■ Problem to solve
One part of the entries below is wanted: the lines from the one containing "A fábrica da" through the one containing "犬伏駅 (徳島県) 跡地付近 Nikon D3200". Write those out exactly and nothing else.

■ Entries provided

····················

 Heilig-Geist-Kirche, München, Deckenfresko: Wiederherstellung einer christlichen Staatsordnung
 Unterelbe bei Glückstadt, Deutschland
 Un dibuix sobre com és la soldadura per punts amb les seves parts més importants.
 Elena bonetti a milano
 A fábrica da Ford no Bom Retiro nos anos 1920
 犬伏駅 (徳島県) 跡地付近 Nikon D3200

····················

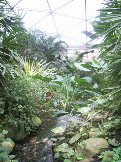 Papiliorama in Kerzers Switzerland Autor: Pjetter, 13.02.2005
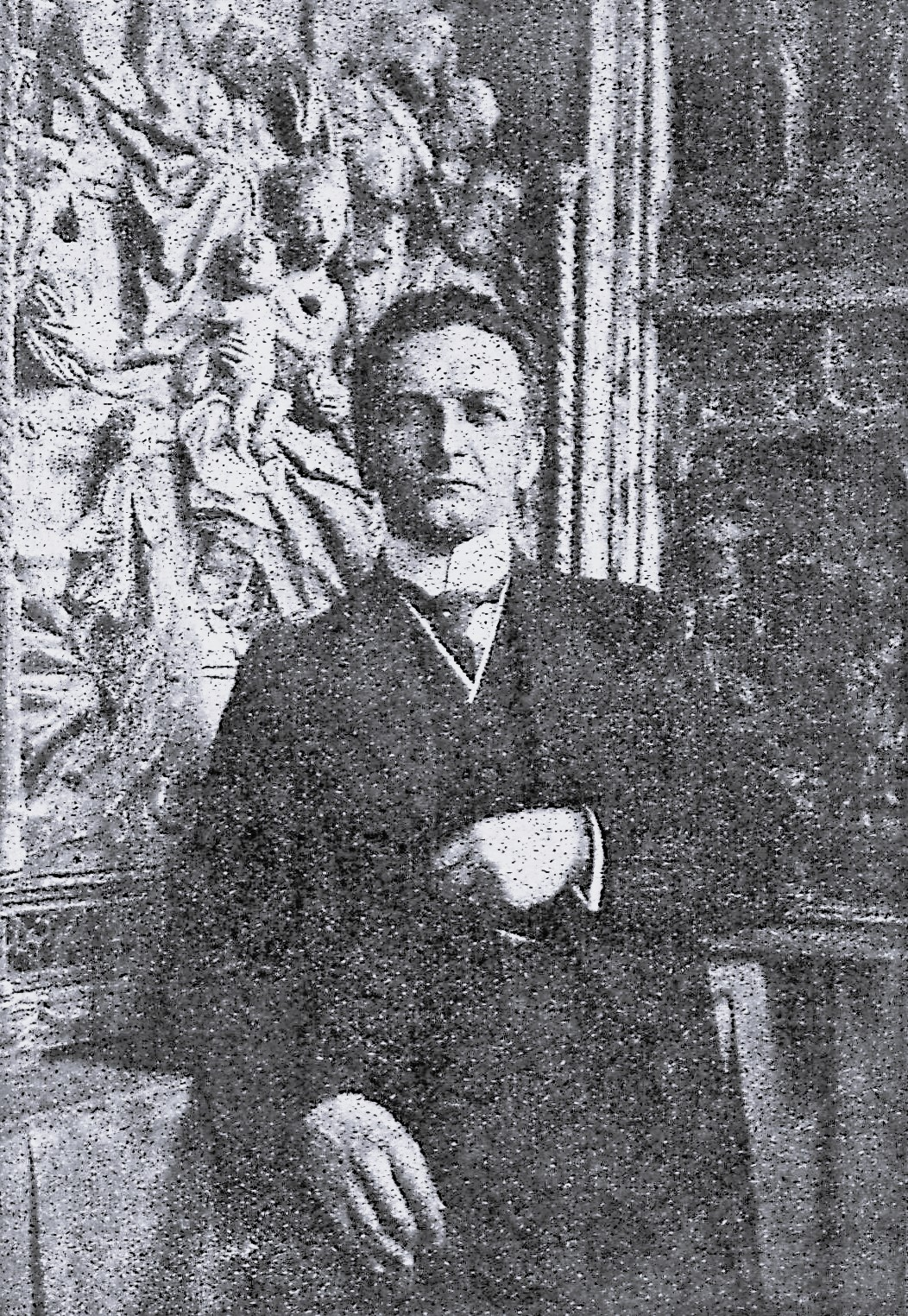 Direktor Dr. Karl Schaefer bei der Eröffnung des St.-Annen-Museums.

····················

■ Written answer
 A fábrica da Ford no Bom Retiro nos anos 1920
 犬伏駅 (徳島県) 跡地付近 Nikon D3200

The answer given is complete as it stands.